After finished running, we should be able to see the following file structure in the current working directory:

```text
|--- _experiment
   |--- __data__
      |-- npd
      |-- id.txt
      |-- info.json
   |--- fcnn/0
      |-- __meta__.json
      |-- __dl_config__
      |-- pipeline
   |--- linear/0
      |-- ...
   |--- decision_tree/0
      |-- __meta__.json
      |-- sk_model.pkl
   |--- random_forest/0
      |-- ...
```

As we expected, `carefree-learn` pipeline are saved into the `pipeline` folder, while scikit-learn models are saved into `sk_model.pkl` files. Since these models are not yet loaded, we should manually load them into our environment:

In [11]:
pipelines = cflearn.api.load_pipelines(results)
for workspace, workspace_key in zip(results.workspaces, results.workspace_keys):
    model = workspace_key[0]
    if model in ["decision_tree", "random_forest"]:
        model_file = os.path.join(workspace, "sk_model.pkl")
        with open(model_file, "rb") as f:
            predictor = cflearn.SKLearnClassifier(pickle.load(f))
            pipelines[model] = cflearn.GeneralEvaluationPipeline(config, predictor)

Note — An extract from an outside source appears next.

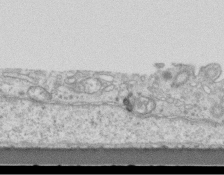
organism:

After which we can finally perform benchmarking on these models:

In [12]:
cflearn.api.evaluate(loader, pipelines)

|        metrics         |                       acc                        |                       auc                        |
--------------------------------------------------------------------------------------------------------------------------------
|                        |      mean      |      std       |     score      |      mean      |      std       |     score      |
--------------------------------------------------------------------------------------------------------------------------------
|     decision_tree      | -- 1.000000 -- | -- 0.000000 -- | -- 1.000000 -- | -- 1.000000 -- | -- 0.000000 -- | -- 1.000000 -- |
--------------------------------------------------------------------------------------------------------------------------------
|          fcnn          |    0.900000    | -- 0.000000 -- |    0.900000    |    0.977000    | -- 0.000000 -- |    0.977000    |
-------------------------------------------------------------------------------------------------

  return np.log(proba)
  return np.log(proba)


{'acc': {'decision_tree': Statistics(sign=1.0, mean=1.0, std=0.0, score=1.0),
  'fcnn': Statistics(sign=1.0, mean=0.9, std=0.0, score=0.9),
  'linear': Statistics(sign=1.0, mean=0.8866666666666667, std=0.0, score=0.8866666666666667),
  'random_forest': Statistics(sign=1.0, mean=1.0, std=0.0, score=1.0)},
 'auc': {'decision_tree': Statistics(sign=1.0, mean=1.0, std=0.0, score=1.0),
  'fcnn': Statistics(sign=1.0, mean=0.977, std=0.0, score=0.977),
  'linear': Statistics(sign=1.0, mean=0.9524666666666667, std=0.0, score=0.9524666666666667),
  'random_forest': Statistics(sign=1.0, mean=1.0, std=0.0, score=1.0)}}

### Conclusions

Contained in this notebook is just a subset of the features that `carefree-learn` offers, but we've already walked through many basic & common steps we'll encounter in real life machine learning tasks.